If the smoothing spline is to be evaluated outside its basic interval, it must first be properly extrapolated, by the command pp = fnxtr(pp), to ensure that its second derivative is zero outside the interval spanned by the data sites.
csaps(x,y,p) lets you supply the smoothing parameter. The smoothing parameter determines the relative weight you would like to place on the contradictory demands of having f be smooth vs having f be close to the data. For p = 0, f is the least-squares straight line fit to the data, while, at the other extreme, i.e., for p = 1, f is the variational, or `natural' cubic spline interpolant. As p moves from 0 to 1, the smoothing spline changes from one extreme to the other. The interesting range for p is often near 1/(1 + h^{3}/6), with h the average spacing of the data sites, and it is in this range that the default value for p is chosen. For uniformly spaced data, one would expect a close following of the data for p = 1(1 + h^{3}/60) and some satisfactory smoothing for p = 1/(1 + h^{3}/0.6). You can input a p > 1, but this leads to a smoothing spline even rougher than the variational cubic spline interpolant.
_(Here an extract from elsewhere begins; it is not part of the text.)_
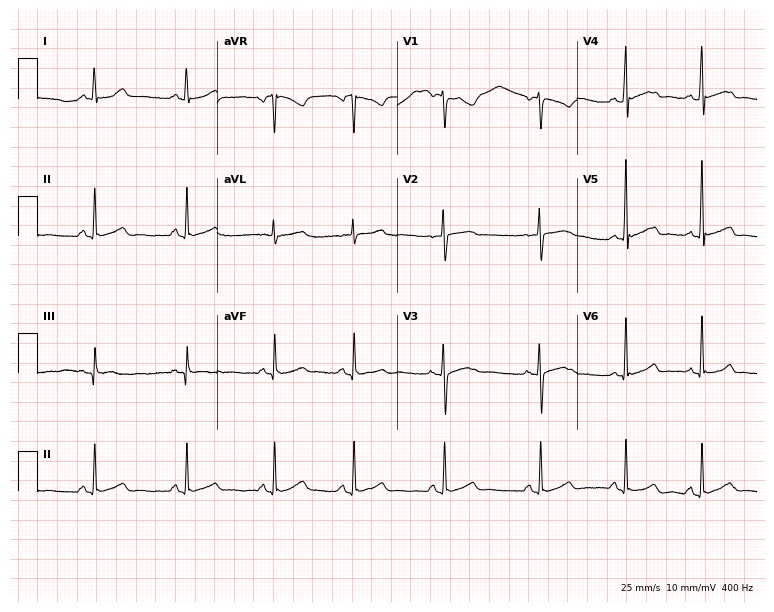
Electrocardiogram, a 30-year-old woman. Overall reading on record: normal ECG.

If the input p is negative or empty, then the default value for p is used.
[...,p] = csaps(...) also returns the value of p actually used whether or not you specified p. This is important for experimentation which you might start with [pp,p]=csaps(x,y) in order to obtain a `reasonable' first guess for p.
If you have difficulty choosing p but have some feeling for the size of the noise in y, consider using instead spaps(x,y,tol) which, in effect, chooses p in such a way that the roughness measure
$${{\displaystyle \int \lambda (t)\left|{D}^{2}s(t)\right|}}^{2}\text{\hspace{0.05em}}dt$$
is as small as possible subject to the condition that the error measure
$$\sum w(j){\left|y(:,j)-s\left(x(j)\right)\right|}^{2}$$
does not exceed the specified tol. This usually means that the error measure equals the specified tol.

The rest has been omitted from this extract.